• Work task: Output each entry verbatim. Leave the images out.

[Extracted records]
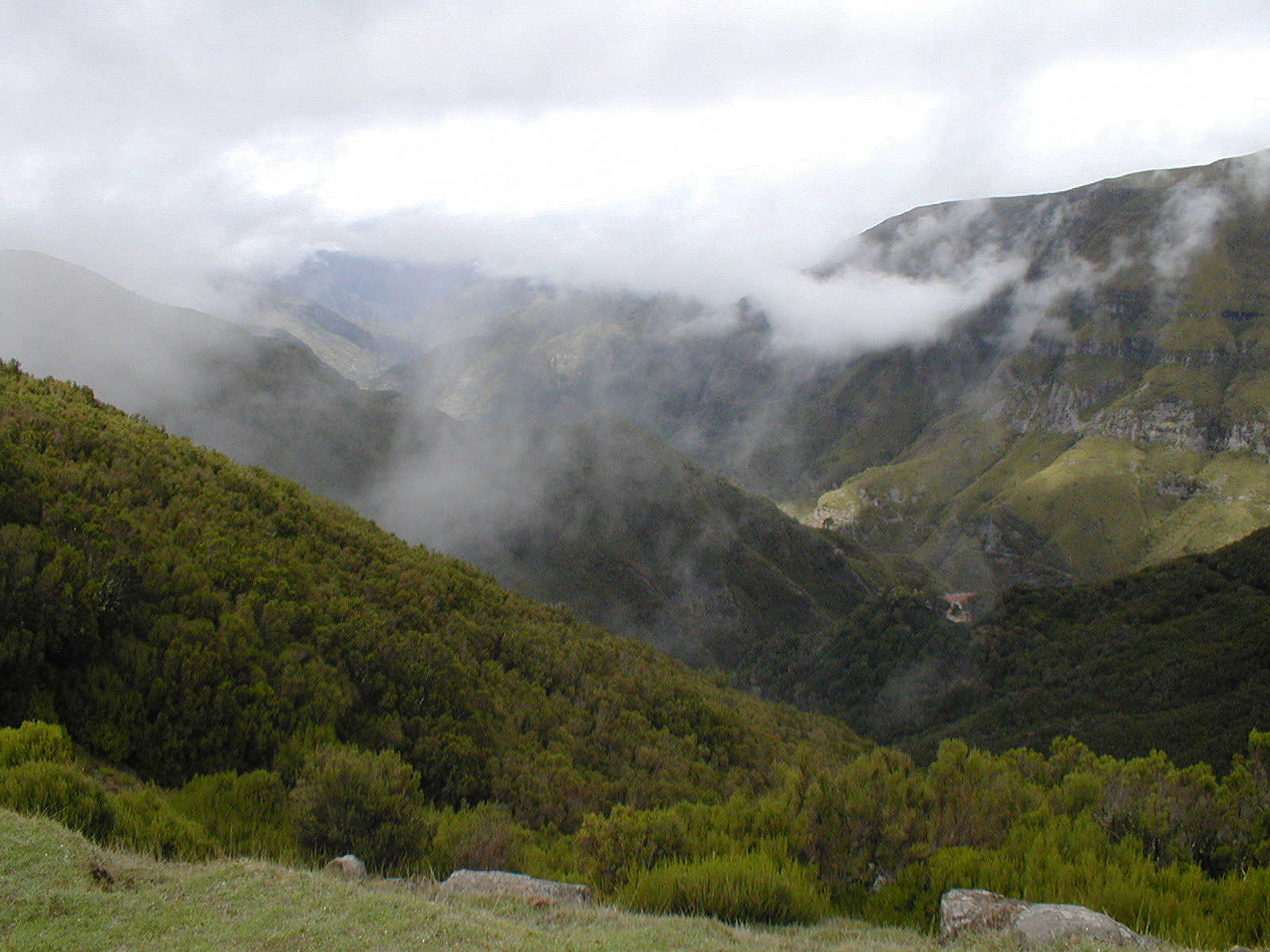 Hinterland mit den typischen Wolken in Madeira
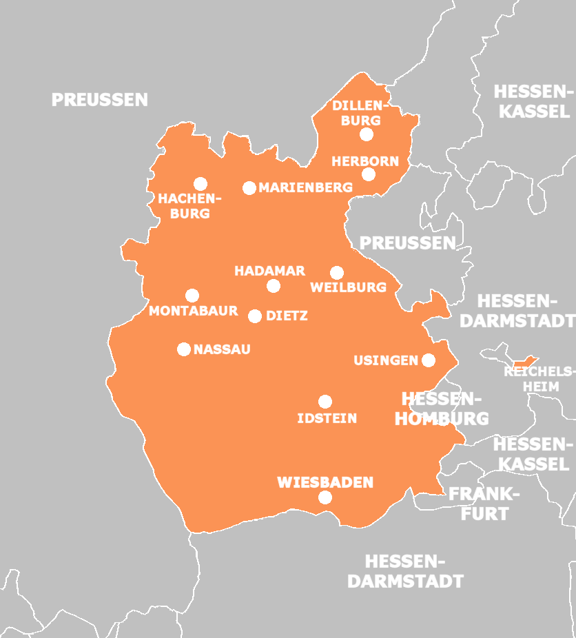 Herzogtum Nassau 1848
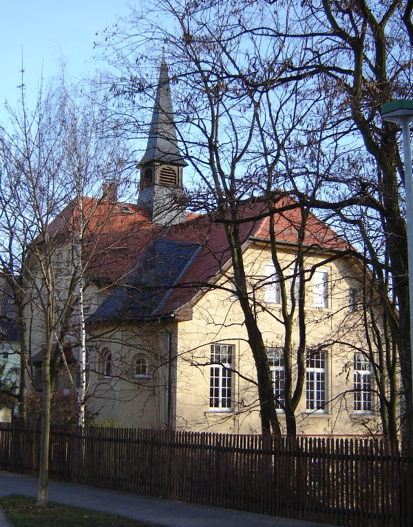 Magdeburg-Brückfeld, Hubbestift
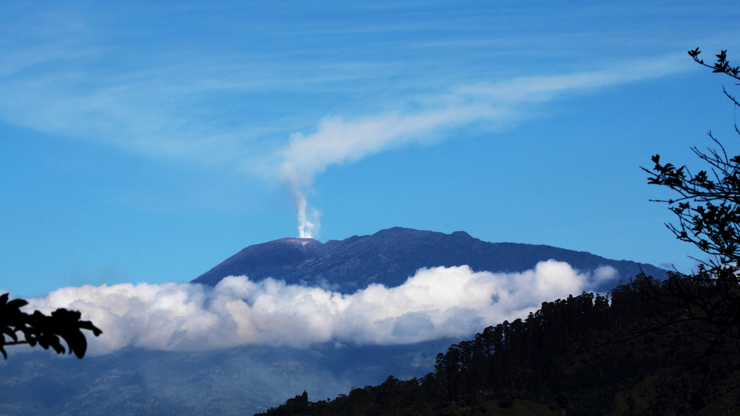 Turrialba Volcano, Costa Rica
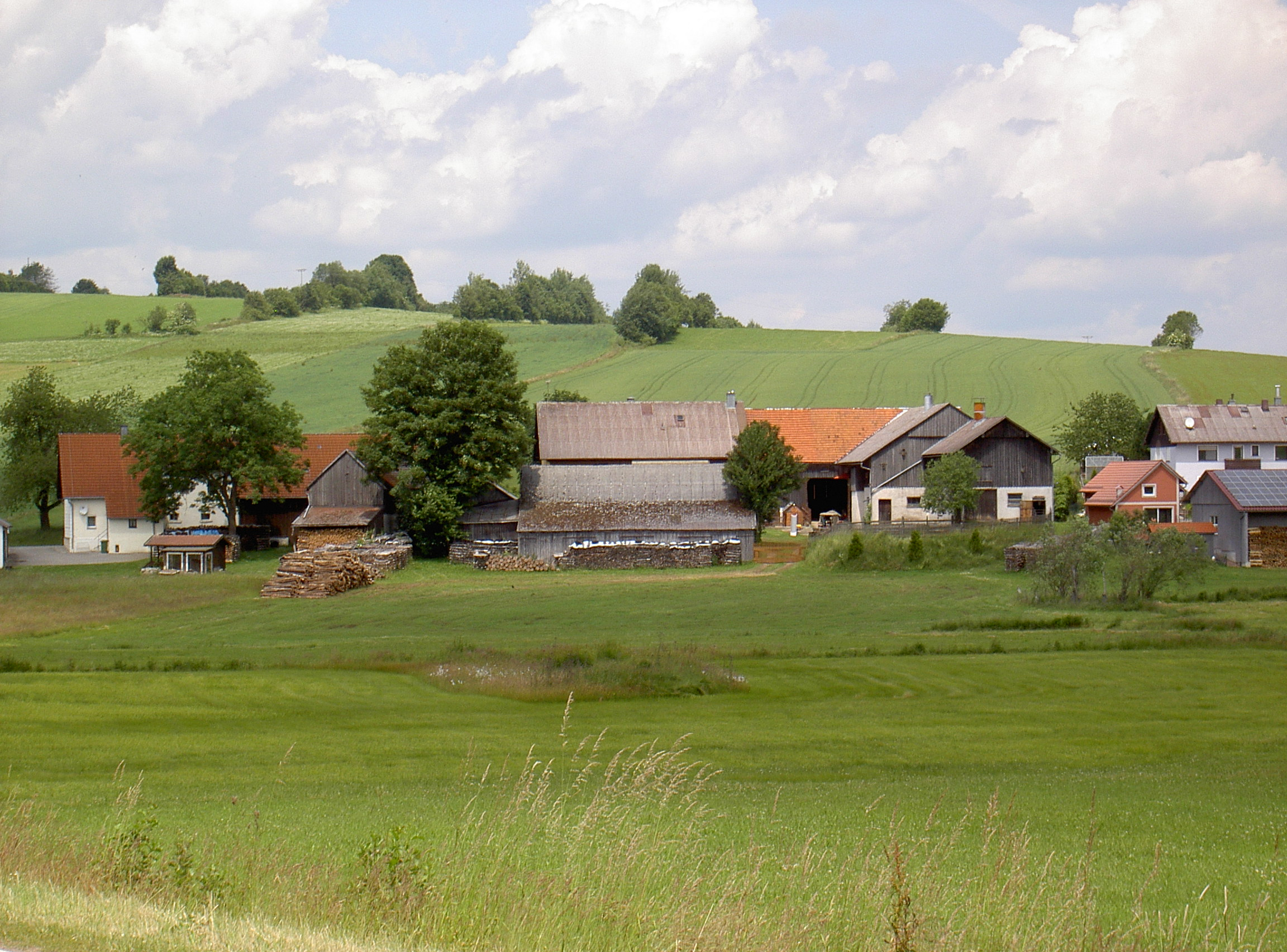 Weberhäuser
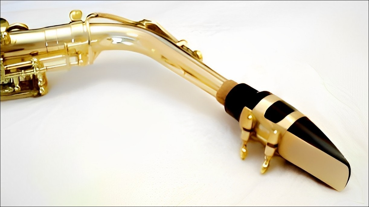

• Output of the task:
 Hinterland mit den typischen Wolken in Madeira
 Herzogtum Nassau 1848
 Magdeburg-Brückfeld, Hubbestift
 Turrialba Volcano, Costa Rica
 Weberhäuser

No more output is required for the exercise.